Look below for the line that has "Zvonice dřevěná (Končice), na"; output exactly from it through the line that has "Kościół w Modlnicy lata 20-te XXw", and leave the pictures out.

## Records supplied
******************************
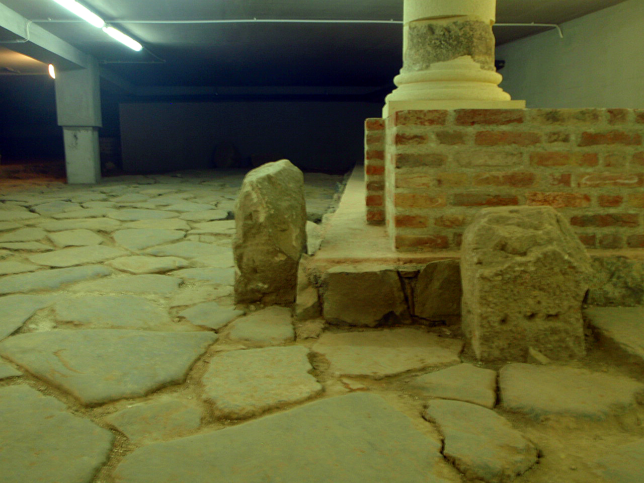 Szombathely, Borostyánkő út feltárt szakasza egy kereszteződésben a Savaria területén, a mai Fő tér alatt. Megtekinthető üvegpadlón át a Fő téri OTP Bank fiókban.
******************************
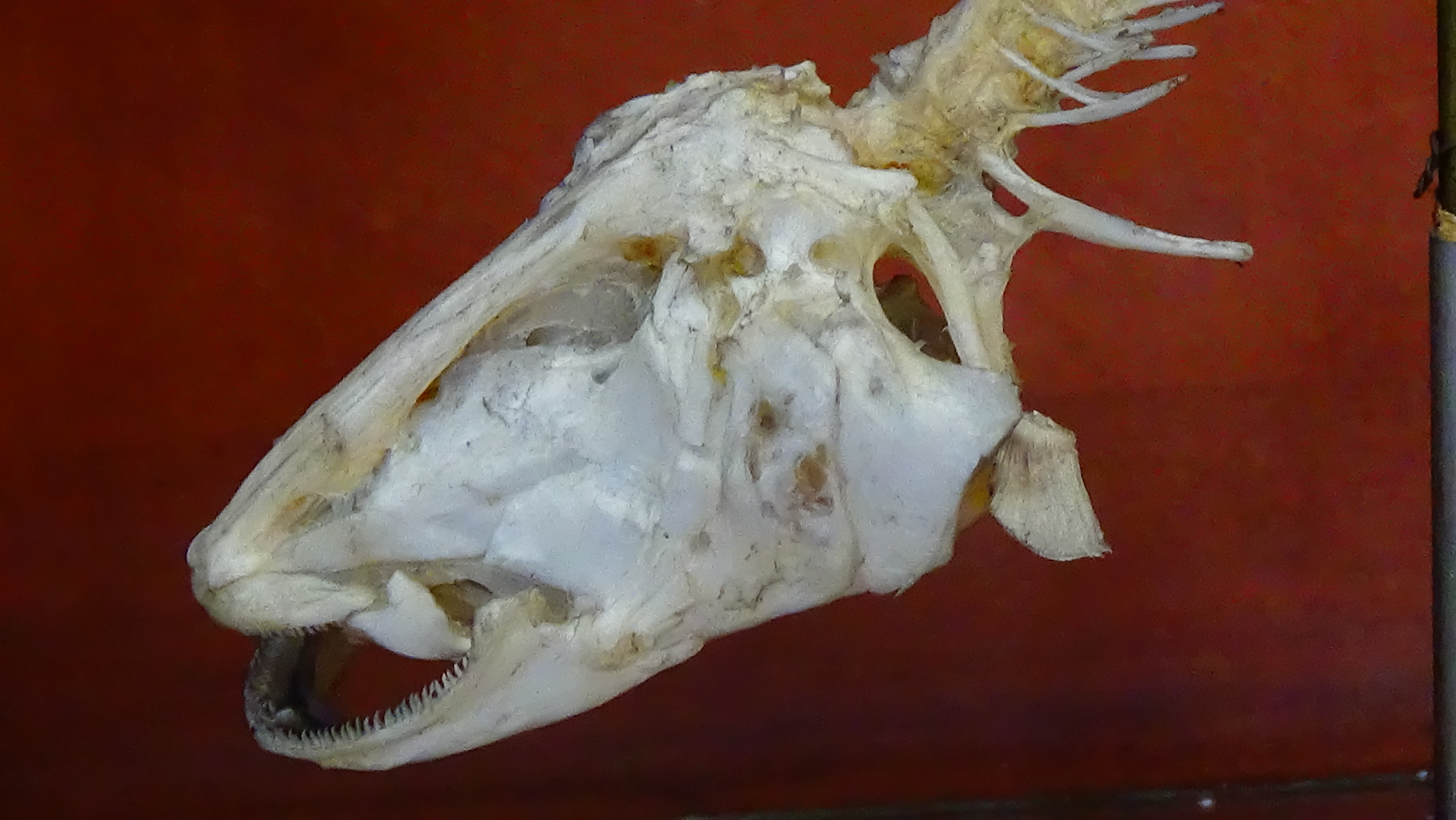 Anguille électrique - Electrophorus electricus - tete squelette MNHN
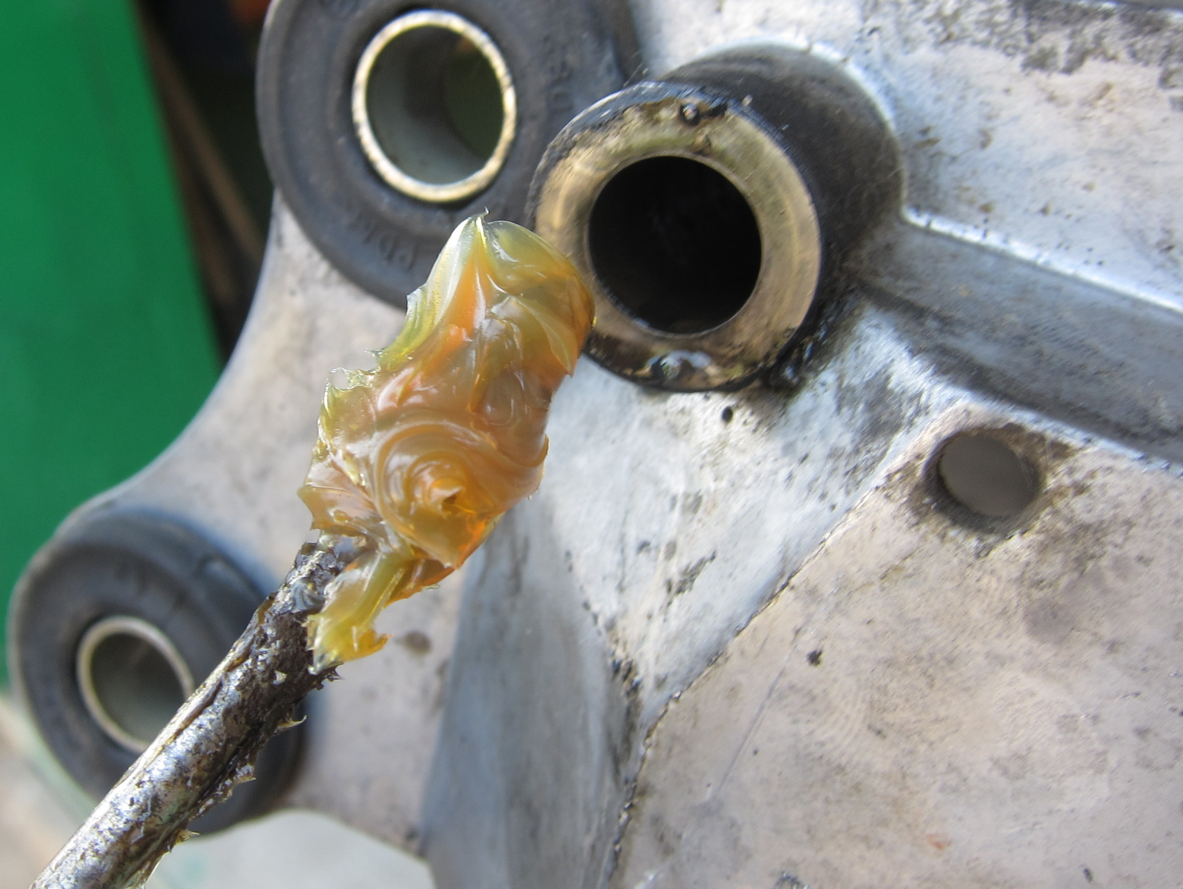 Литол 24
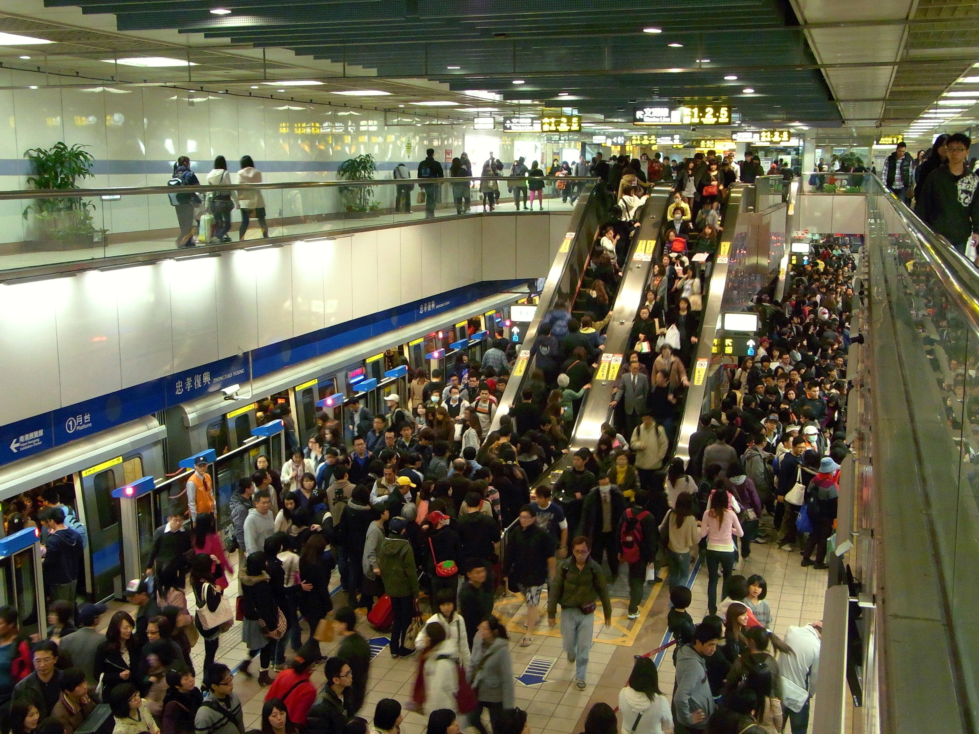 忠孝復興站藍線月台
******************************
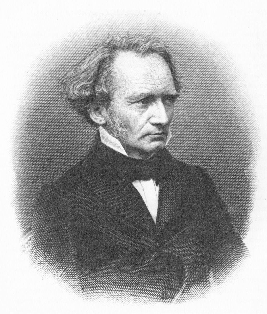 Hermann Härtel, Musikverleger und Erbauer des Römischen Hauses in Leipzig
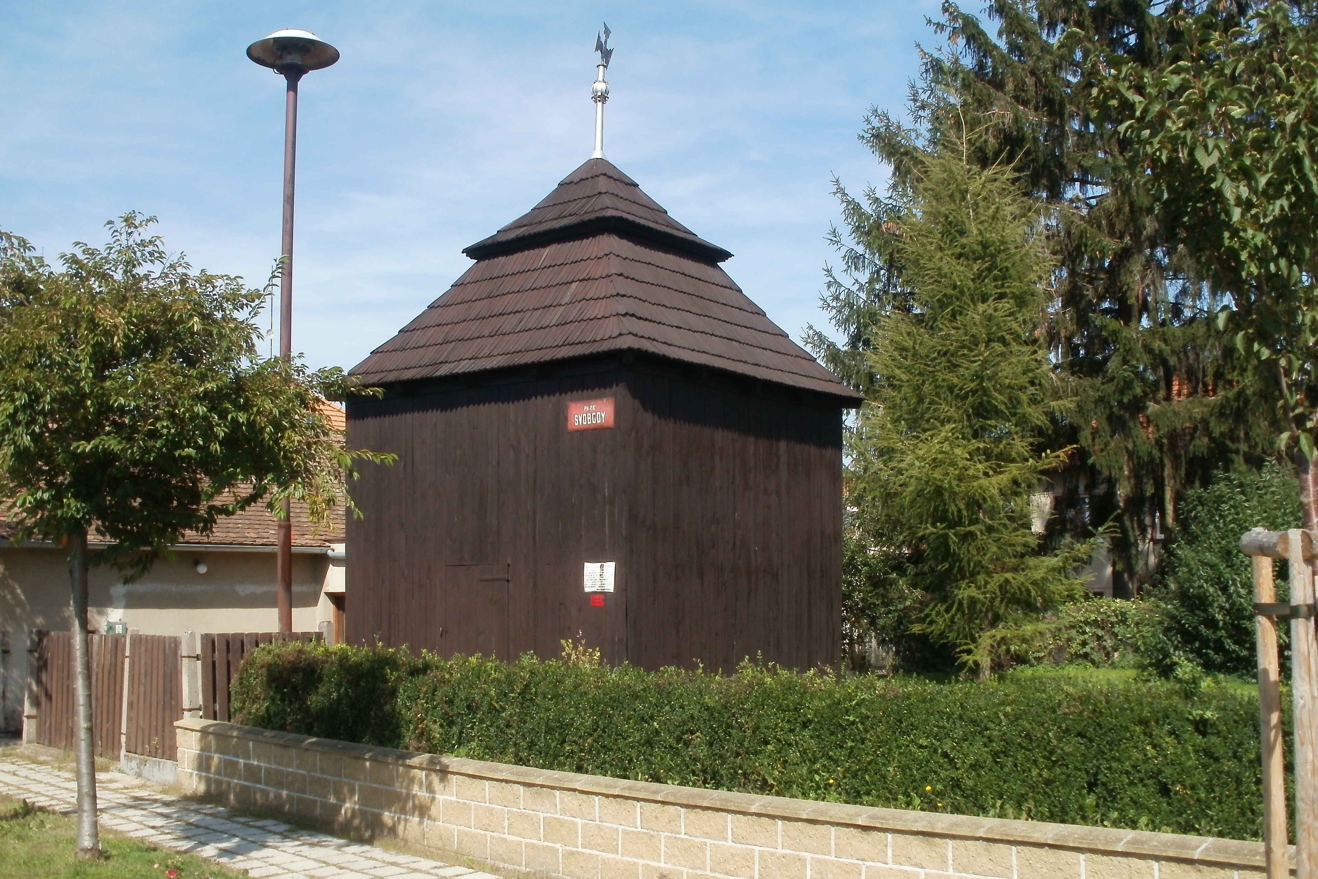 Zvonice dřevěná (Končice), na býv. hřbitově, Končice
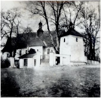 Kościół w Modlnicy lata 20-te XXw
******************************
## Task answer
 Zvonice dřevěná (Končice), na býv. hřbitově, Končice
 Kościół w Modlnicy lata 20-te XXw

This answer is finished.